大鴉の啼く冬 [book] [アン・クリーヴス]
アン・クリーヴス/東京創元社/お薦め度 ★★★★★
CWA賞最優秀長篇賞受賞作
舞台はイギリス最北端シェトランド諸島、極地型Cfc(冬は緯度の割にはかなり温暖だが、一年中風が強い上に、夏が短く気温もあまり上がらない(平均気温10度以上の月が3ヶ月以下))。その上、土地もやせている為農作物は栽培できず、古くから放牧が行われてきた。そんな自然条件が色濃く物語に反映されている。
舞台設定に一本!全編を通して流れる凍りついた空気が実にいい!
新年を祝うパーティの帰り、ふたりの女子高校生は知的障害のある老人宅を訪れた。その四日後、高校生のひとり、黒髪の少女、が雪原でマフラーで首を絞められ発見される。

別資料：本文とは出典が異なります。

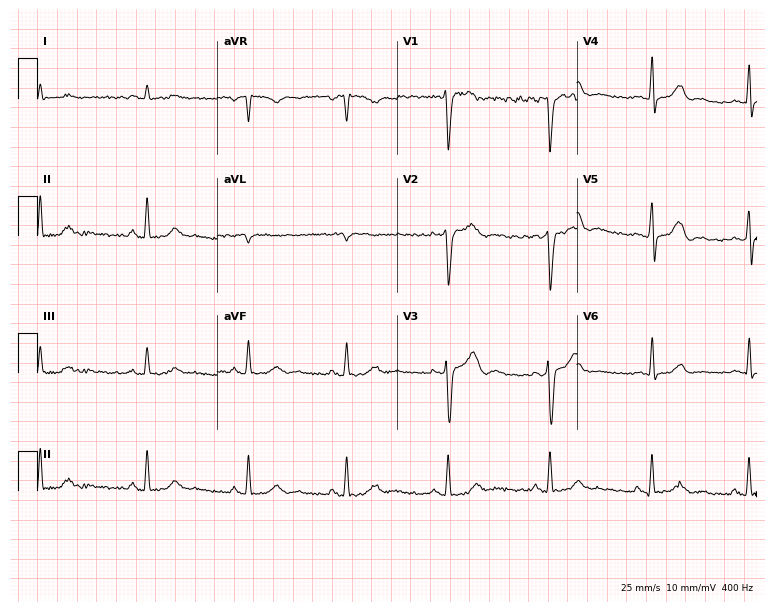
12-lead ECG from a man, 32 years old (7.3-second recording at 400 Hz). No first-degree AV block, right bundle branch block (RBBB), left bundle branch block (LBBB), sinus bradycardia, atrial fibrillation (AF) or sinus tachycardia recorded for this tracing.

小さな町、べっ視される老人、住民は老人の犯行と決めつける。八年前、同じく老人宅を訪ねた少女が姿を消したことが再び甦る。地元の警部と本土の警部の合同捜査が始まる。
凍りついた空気と事件があいまって、読者をシェトランド諸島まで引き連れていく著者の筆致に脱帽。
追伸:中村俊輔のいる「セルティックス」のユニフォームが話題になる場面があります。俊輔も寒いところで試合をしているんだなとあらためて思った次第です。